Police say they have arrested two men in connection with a “prominent” ransomware gang that has attacked droves of large companies throughout Europe and North America.
The men were taken into custody in Ukraine on Sept. 28, as part of a joint operation between French cyber police, the FBI, and the Ukrainian national police, with support from Europol and Interpol. As part of the operation, police raided seven different properties, where they seized $375,000 in cash, as well as “two luxury vehicles” collectively worth €217, 000. Video taken from one of the raids shows Ukrainian police seizing computer equipment, stacks of cash, and multiple phones at an undisclosed apartment complex. $1.3 million in related cryptocurrencies has also been frozen, authorities said.

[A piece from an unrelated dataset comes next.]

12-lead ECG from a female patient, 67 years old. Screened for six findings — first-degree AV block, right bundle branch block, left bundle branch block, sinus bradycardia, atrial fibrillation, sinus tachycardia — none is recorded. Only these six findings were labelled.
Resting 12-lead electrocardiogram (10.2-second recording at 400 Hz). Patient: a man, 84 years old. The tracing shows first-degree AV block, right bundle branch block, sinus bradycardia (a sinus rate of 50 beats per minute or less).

The two arrestees have not been publicly identified, though authorities say they are “prolific ransomware operators” connected to a gang that has conducted “targeted attacks” on more than 100 different companies. Those attacks, which reportedly affected “large industrial groups” in North America and Europe, have caused damages upwards of $150 million, according to Ukrainian police.
Police said the operators would extort companies for notably large sums—ranging between €5 to €70 million. “They would then proceed to offer a decryption key in return for a ransom payment of several millions of euros, threatening to leak the stolen data on the dark web should their demands not be met,” Europol said, in its press release.

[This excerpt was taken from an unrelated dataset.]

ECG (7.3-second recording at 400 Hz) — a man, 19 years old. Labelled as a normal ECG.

This year has seen a number of prominent ransomware-related arrests. In January, the Justice Department announced a coordinated international effort to effectively smash the Netwalker crime syndicate, a large ransomware operation that, throughout 2020, extorted tens of millions of dollars from companies throughout the world. Then, in March, three alleged members of the Egregor gang were also apprehended in Ukraine, followed not long afterwards by the arrest of several members of CL0P—a prominent new gang that had targeted droves of companies throughout the first part of this year.
However, while police may experience such occasional successes, ransomware gangs also have a habit of being resilient and bouncing back. Case in point, only about a week after the CL0P arrests, the gang was apparently back in business and hacking new victims.
The U.S. and other nations are currently discussing new strategies to further disrupt the ransomware industry. Later this month, the Biden administration plans to convene a meeting of officials from 30 different countries, as a way to better coordinate efforts to disrupt international cybercrime.